TASK INSTRUCTIONS – Everything from the line with "Turm der St.-Elisabeth" through the final line of the listing below must be retyped exactly, apart from the pictures.

*** Opening of RECORD EXCERPTS ***

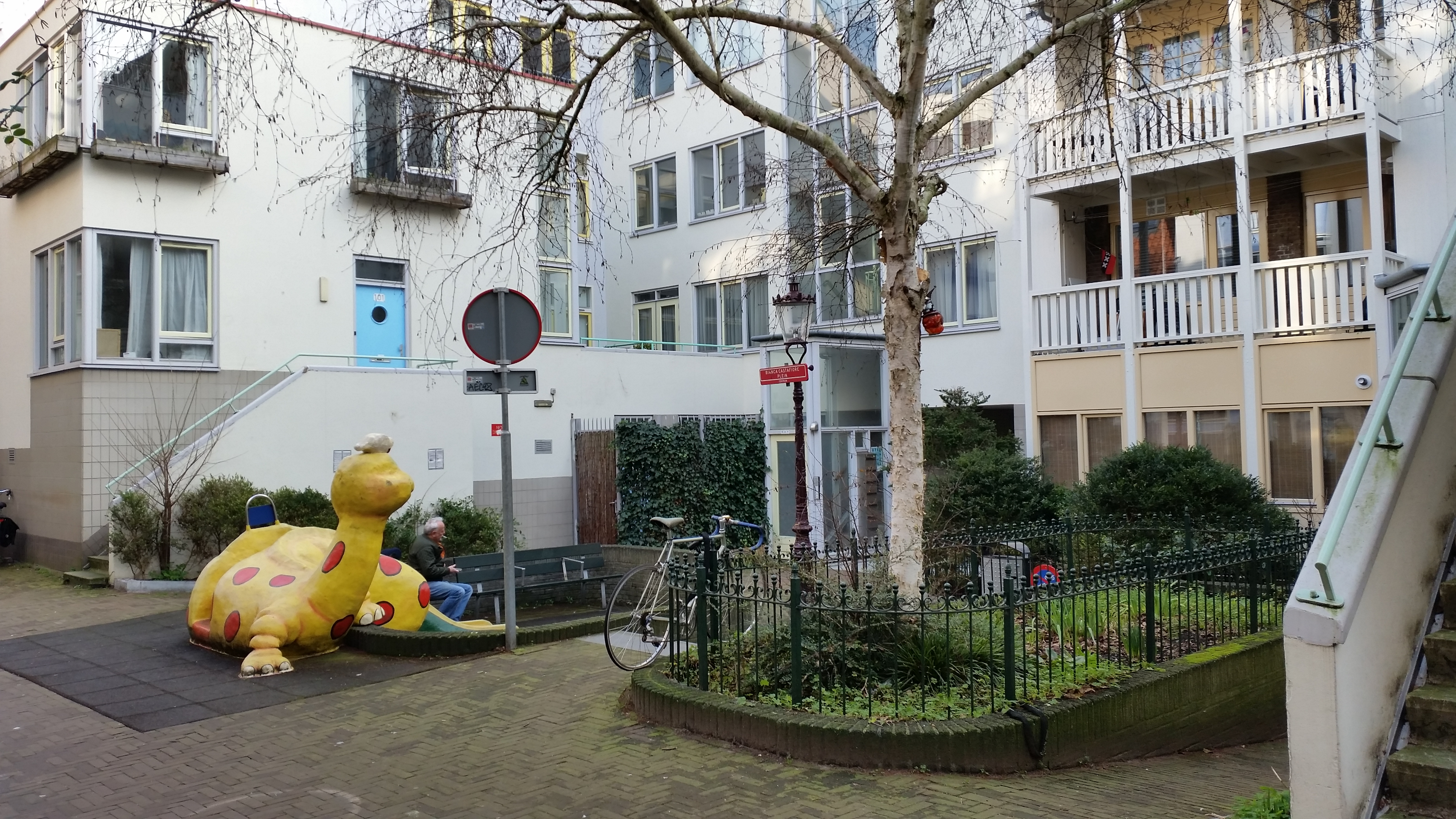 Het fictieve Bianca Castafioreplein in Amsterdam-Centrum in januari 2020
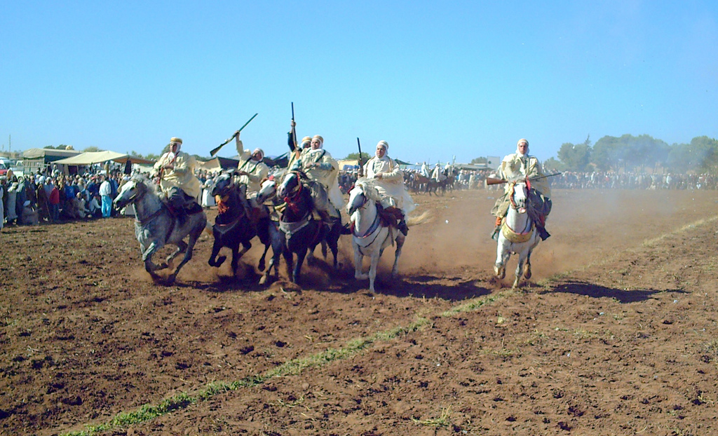 Fantasia Mostaganem 28-05-2008
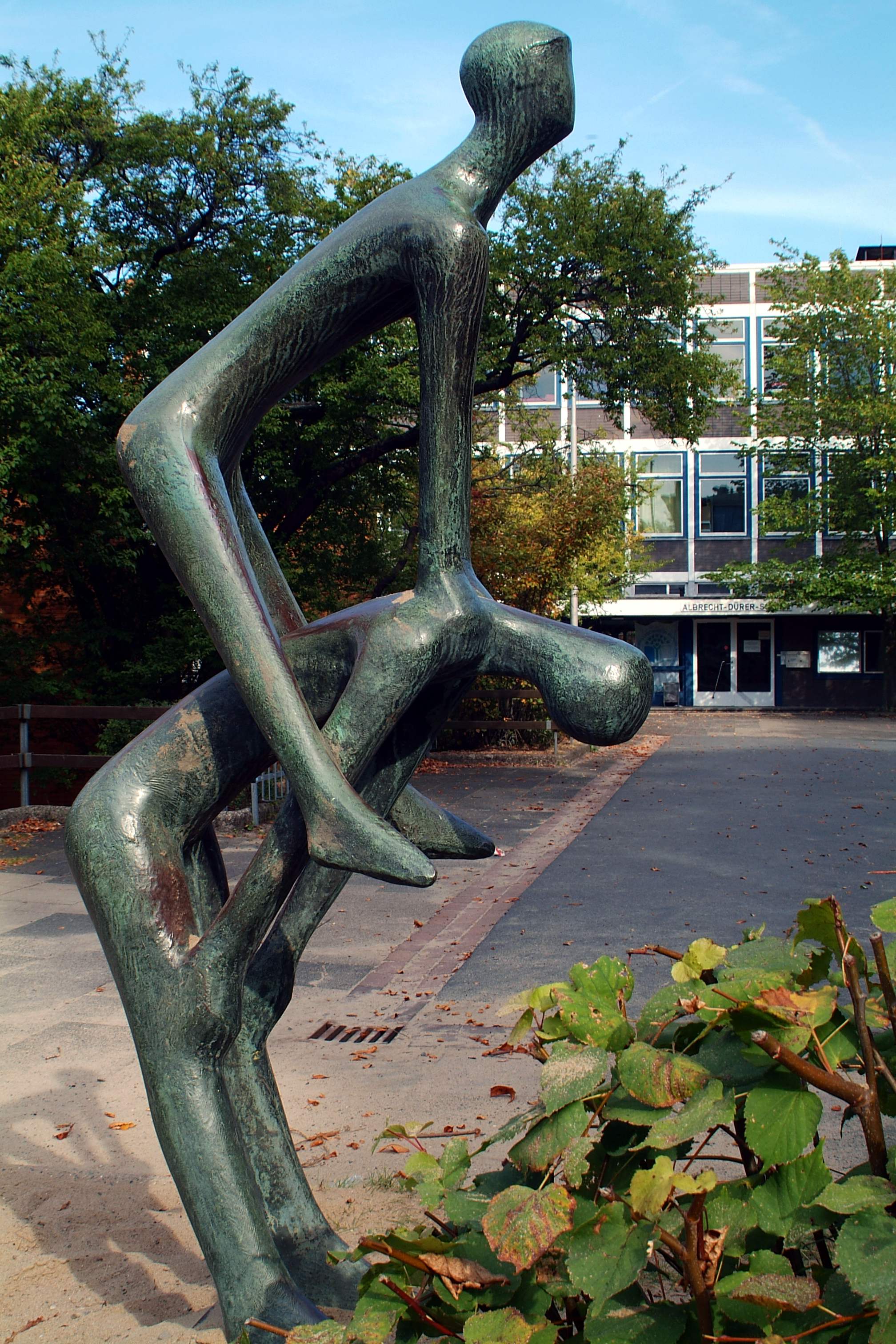 Die Plastik/Skulptur Bockspringen von Ewald Brandt, 1959 von Haberland gegossen und auf dem Schulhof der Grundschule/Volksschule (heute: Albert-Dürer-Schule) in Hannover aufgestellt.
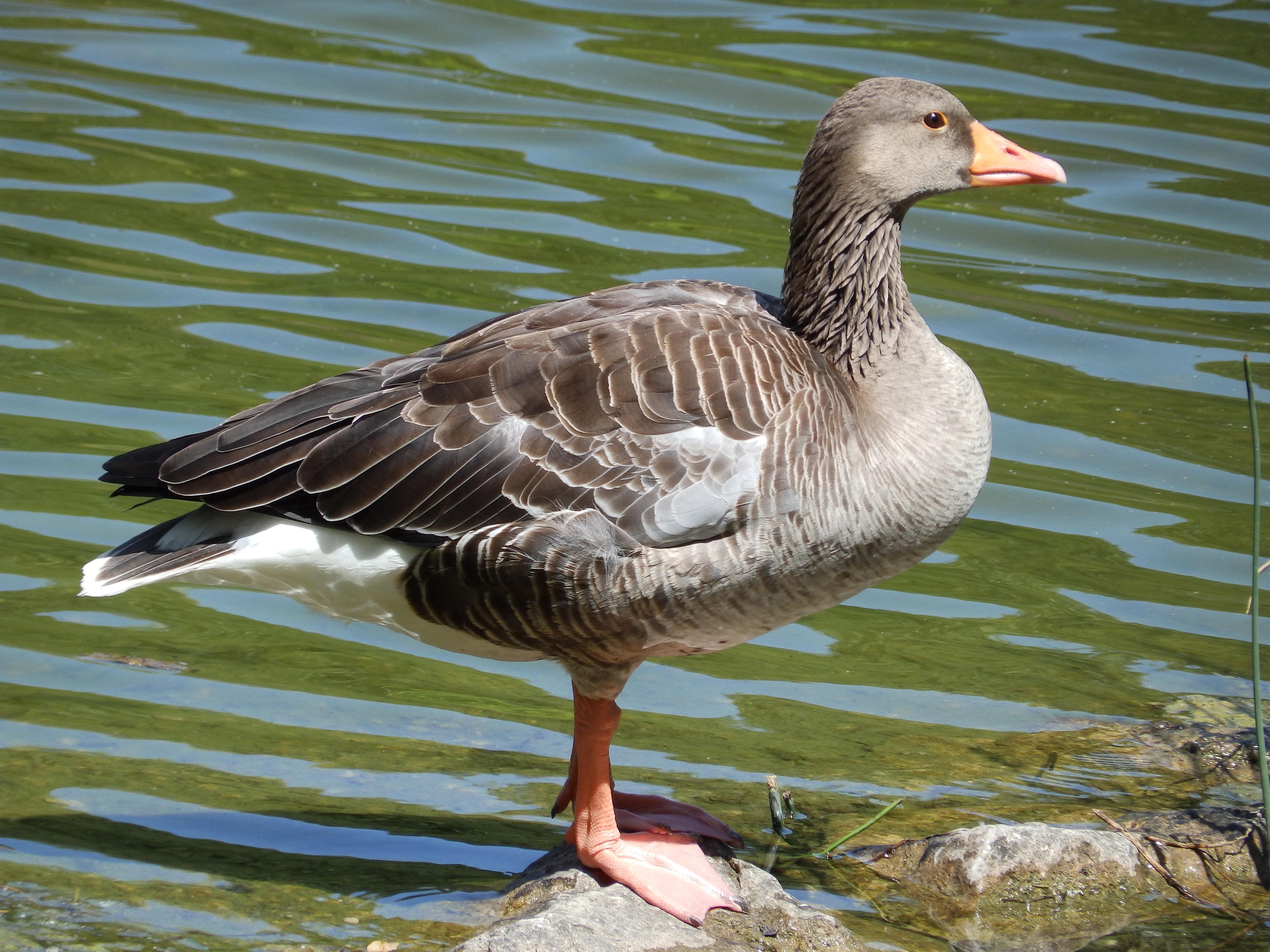 Eine Stockente Graugans entspannt sich auf einen Felsen
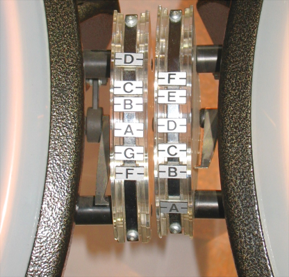 Ce sont les cadrans sur lesquels le timbalier règle la note qu'il joue
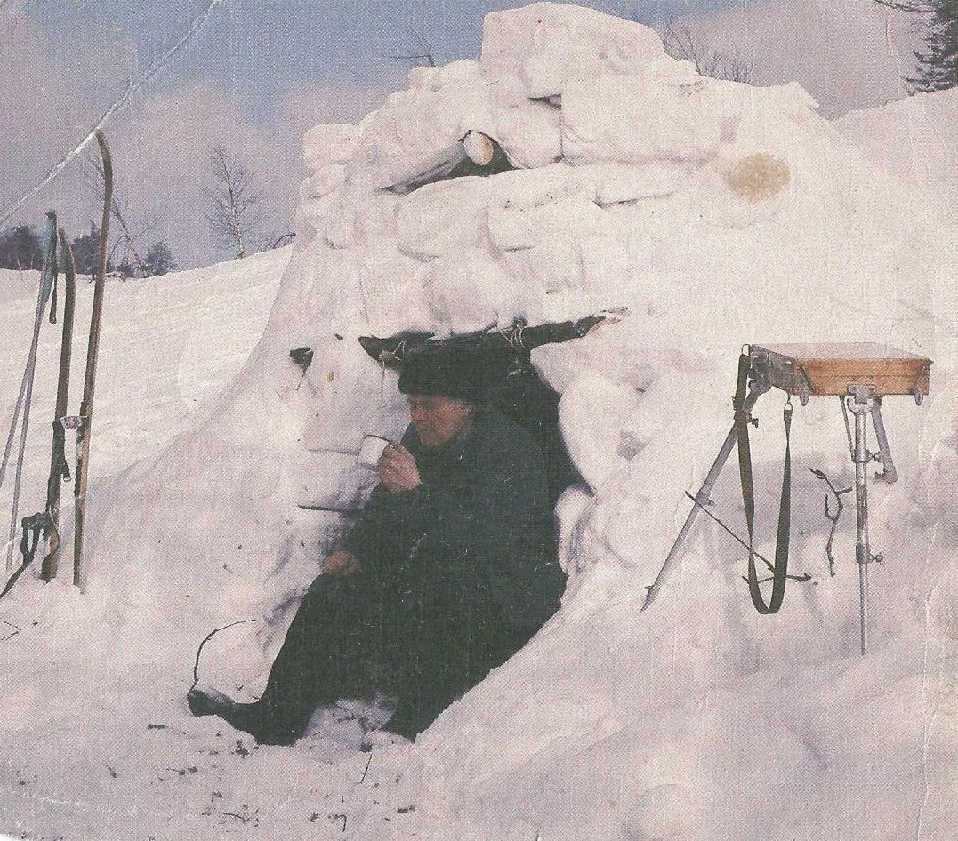 Хребет Басеги, фото 1986г.
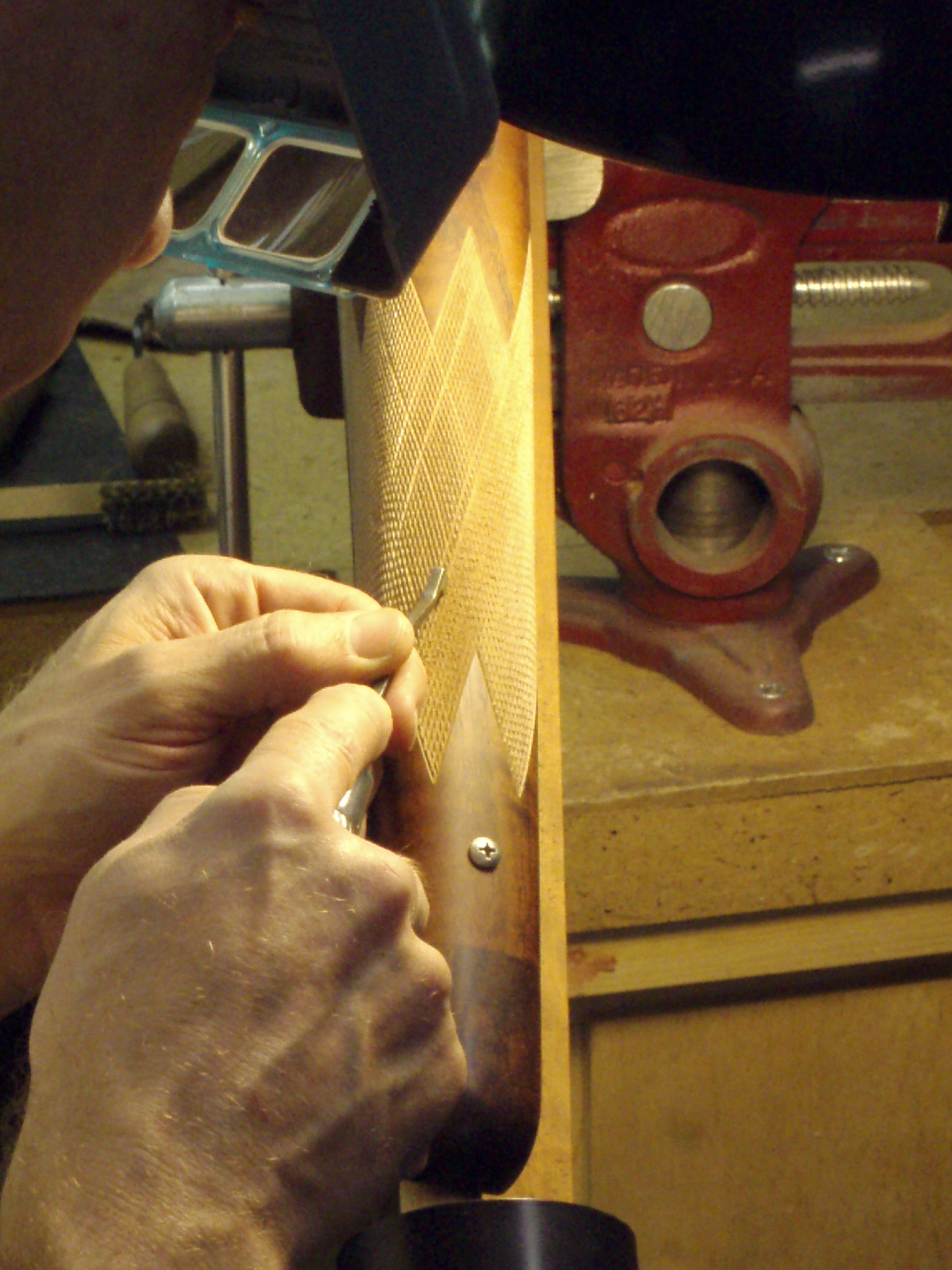 Gunsmith checkering rifle stock.
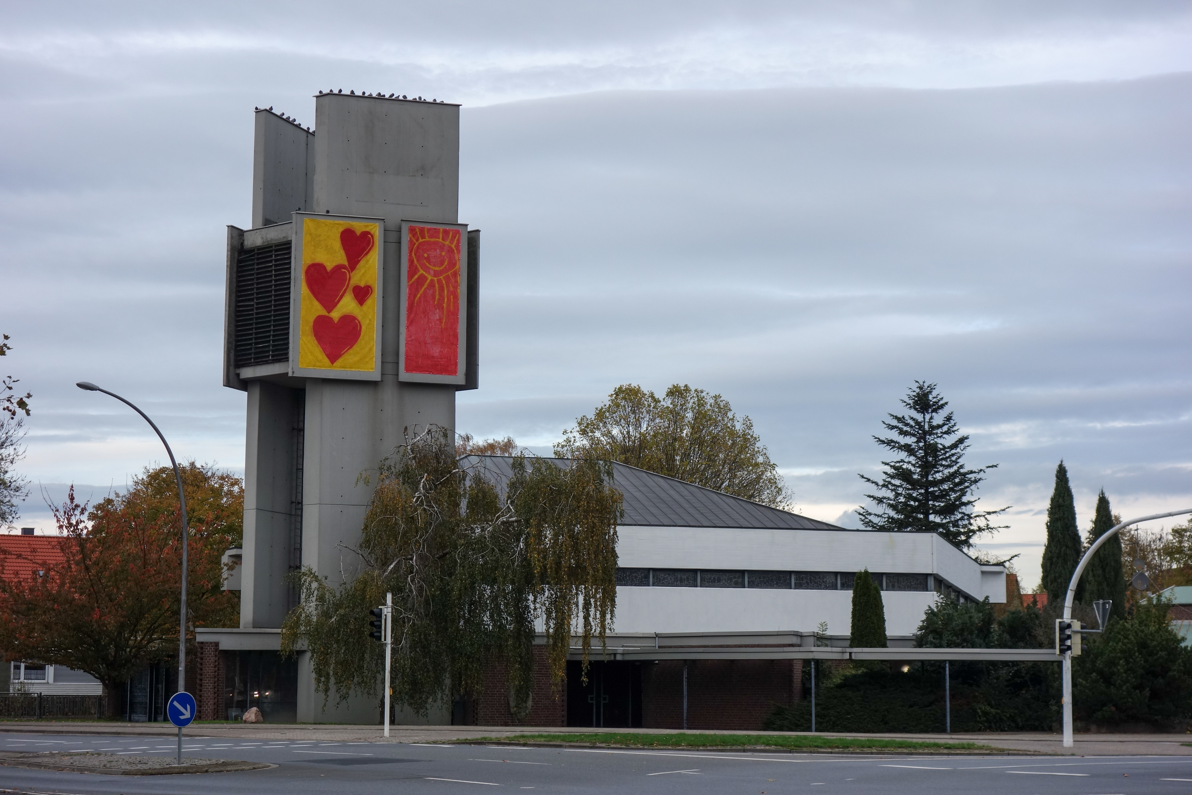 Turm der St.-Elisabeth Kirche mit den von Kindern gestalteten großformatigen Planen (Quelle: Salzgitter-Zeitung vom 26. Mai 2019). Ansicht von Süden.
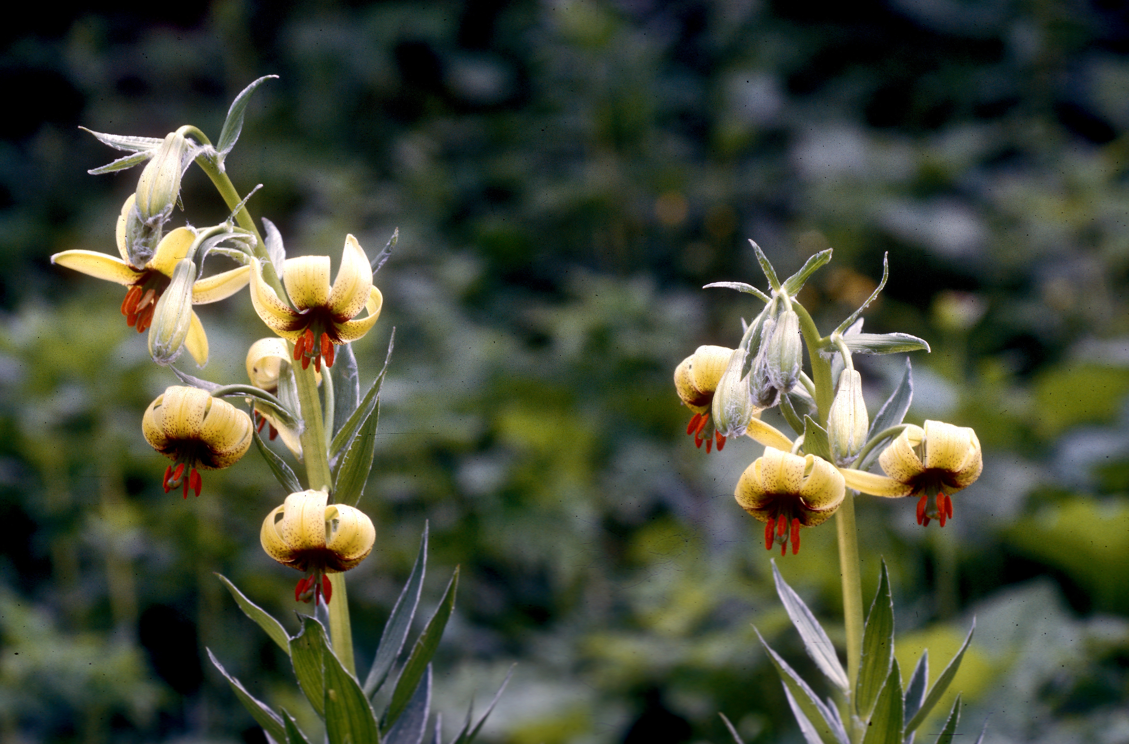 Lilium ciliatum in habitat at Kümbet, Turkey
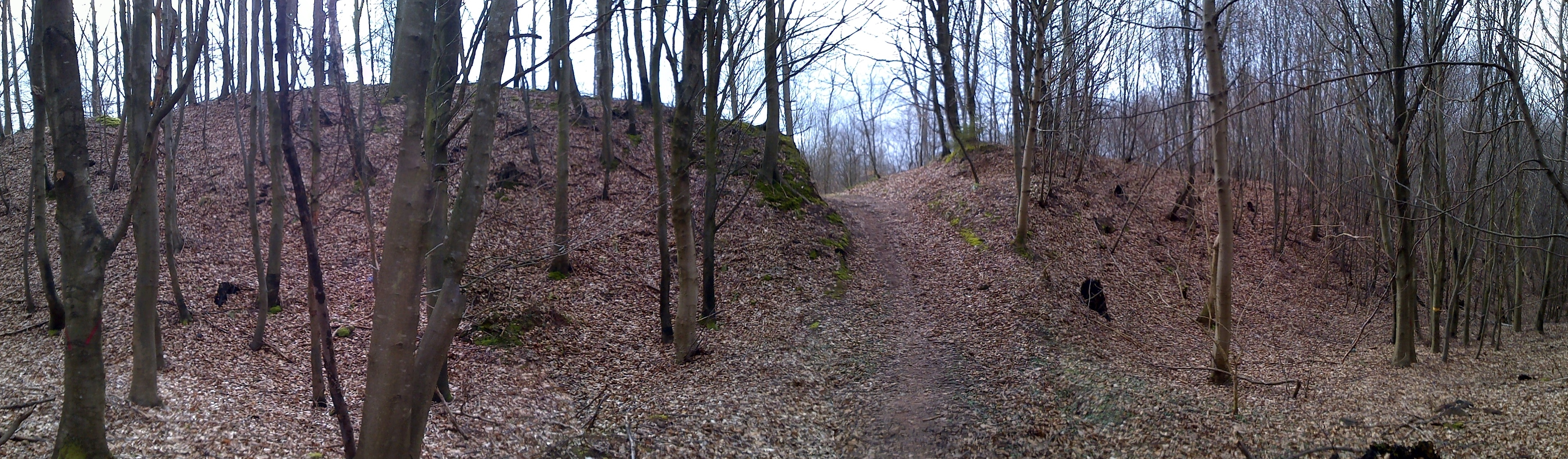 Col de Saverne - Randonnée Club Vosgien
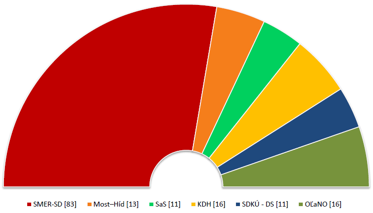 Composition politique du Conseil national de la République slovaque à l'issue des élections législatives de 2012
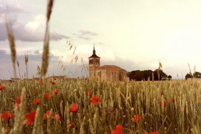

*** Close of RECORD EXCERPTS ***

THE ANSWER –
 Turm der St.-Elisabeth Kirche mit den von Kindern gestalteten großformatigen Planen (Quelle: Salzgitter-Zeitung vom 26. Mai 2019). Ansicht von Süden.
 Lilium ciliatum in habitat at Kümbet, Turkey
 Col de Saverne - Randonnée Club Vosgien
 Composition politique du Conseil national de la République slovaque à l'issue des élections législatives de 2012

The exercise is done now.